** Source material follows **

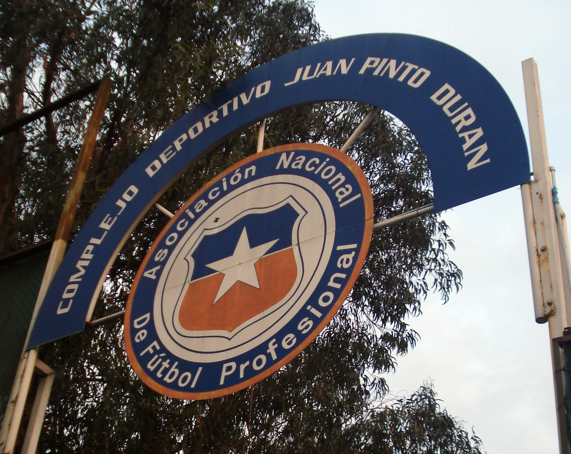 El Complejo Deportivo Juan Pinto Durán es el centro de entrenamiento y concentración de la Selección de fútbol de Chile. Esta ubicado en la comuna de Macul en la intersección de la Avenidas Macul con Las Torres.
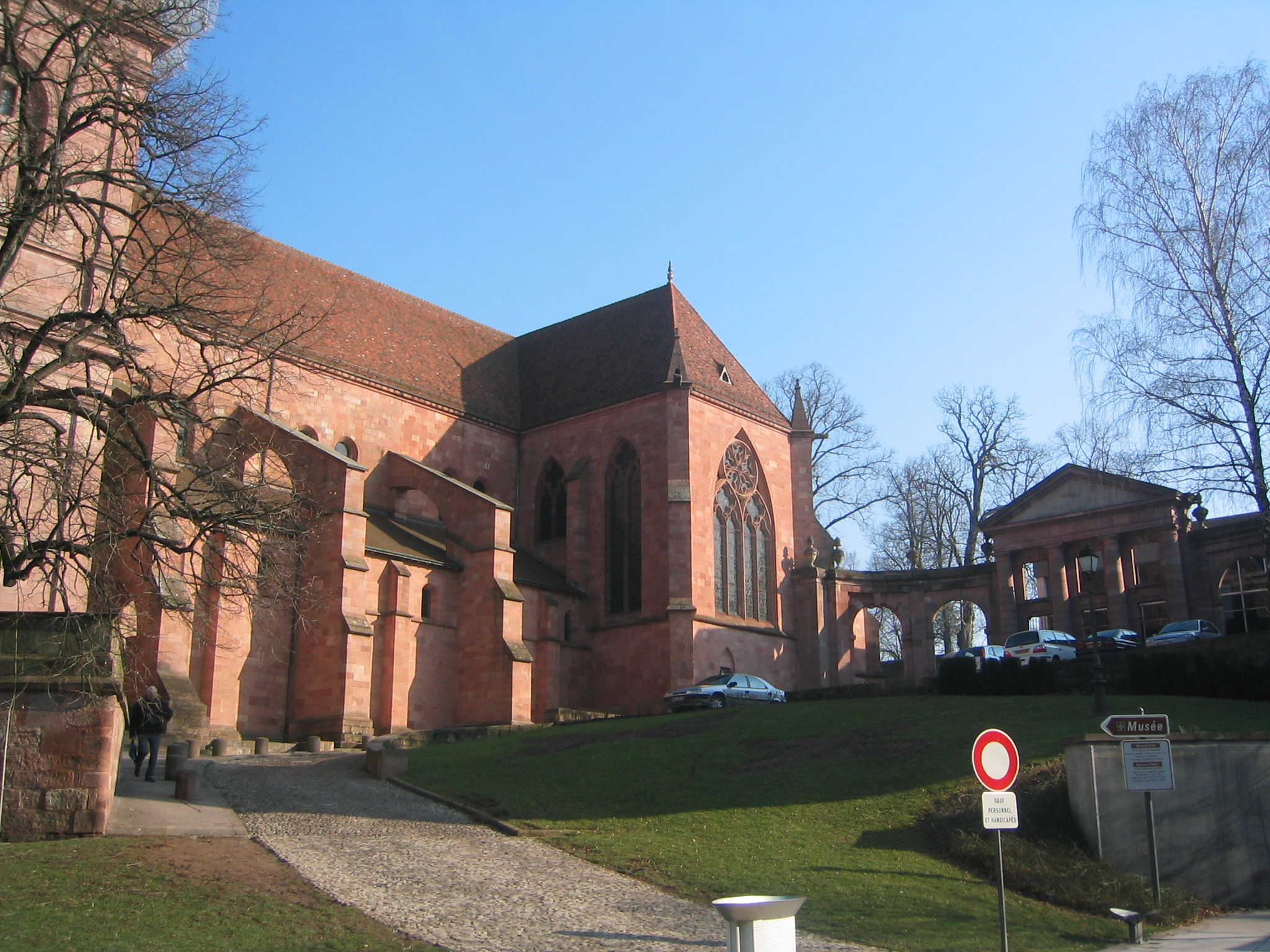 Saint-Dié-des-Vosges : Cathédrale
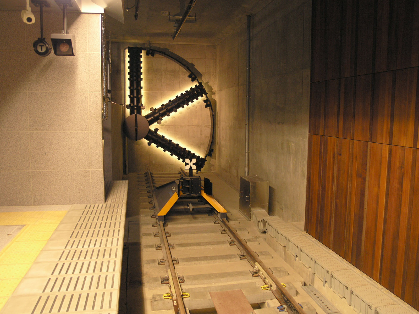 京阪中之島駅（大阪市北区） 2008年10月撮影。 機材：C8080WZ 撮影者：Kansai explorer

** End of Source material **

Transcribe the listing word for word, but keep its pictures out of the copy.

 El Complejo Deportivo Juan Pinto Durán es el centro de entrenamiento y concentración de la Selección de fútbol de Chile. Esta ubicado en la comuna de Macul en la intersección de la Avenidas Macul con Las Torres.
 Saint-Dié-des-Vosges : Cathédrale
 京阪中之島駅（大阪市北区） 2008年10月撮影。 機材：C8080WZ 撮影者：Kansai explorer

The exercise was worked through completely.